One obvious result that a benchmark can provide is the peak rate of performance that won't be exceeded in the real world. This is useful when doing high level capacity planning or when debugging performance problems in production. Narrow benchmark tests, like read-only with point-lookups, help to provide simple performance models to which more complex workloads can be mapped.

Another result is that performance comparisons are less likely to be useful as the number of systems compared increases. It takes a lot of time and expertise to explain benchmark results and to confirm that best practices were used for all of the systems compared. In my experience results that compare more than two systems tend to be benchmarketing rather than benchmarking.

For a few years my tests were limited to MySQL with InnoDB, but recently I have run tests to compare different products including MySQL/InnoDB, WiredTiger, RocksDB, LevelDB, TokuDB, TokuMX and MongoDB. I am comfortable publishing results for new releases of MySQL & InnoDB and they can be compared to results I previously published.  I am less willing to publish results that compare products from multiple vendors especially when small vendors are involved. I don't want to be a jerk to a small vendor and these take more time to evaluate.

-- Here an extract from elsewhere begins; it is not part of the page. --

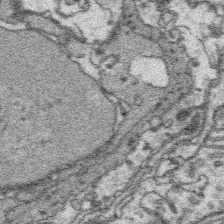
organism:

I have some advice for people who run benchmarks even though I don't always follow of of it. Some of the advice takes a lot of time to follow.
  • Explain the results. This is the most important suggestion and I try to ignore results that are not explained. Why was one system faster than another (better algorithm, less code bloat, simple perf bug, etc)? Simple monitoring tools like vmstat and iostat are a start but you will eventually need to look at code. Run PMP to understand where threads are busy or waiting. Run Linux perf to see what consumes CPU time.
  • Explain whether you made any attempt to properly configure the systems tested. The quality of a benchmark result is inversely related to the number of systems tested because it is less likely that the people doing the test have expertise in all of the systems. Publish the configuration files.
  • Explain whether you have expertise in using the benchmark client.
  • Explain the context for the test. The result can be described as A is faster than B in this context so you need to explain that context. 
    • What was the workload? 
    • What hardware was used (CPU description, #sockets, cores per socket, clock rate, amount of RAM, type of storage)? What rate can the storage sustain independent of the DBMS for both IOPs and MB/second?
    • What product versions were used? Comparing your beta versus their GA release that runs in production might be bogus. It can also be bogus to compare production systems with research systems that have no overhead from monitoring, error logging, optimization, parsing and other features required in the real world.
    • How was the test deployed? Did clients share the same server as the DBMS? If not what was the network distance & throughput between them.
    • Were the file structures and storage devices aged? A b-tree fragments from random updates over time. Write-optimized databases and flash get garbage to be collected. Doing a sequential load into a b-tree or LSM and then immediately running tests means the file structure isn't in a steady state.
    • How full was the storage device? Flash and spinning disk perform very differently when full than when empty. 
    • Was buffered or direct IO used? If buffered IO was used are you sure...
      • a good value was used for filesystem readahead?
      • a good posix_fadvise calls were done to enable or disable readahead?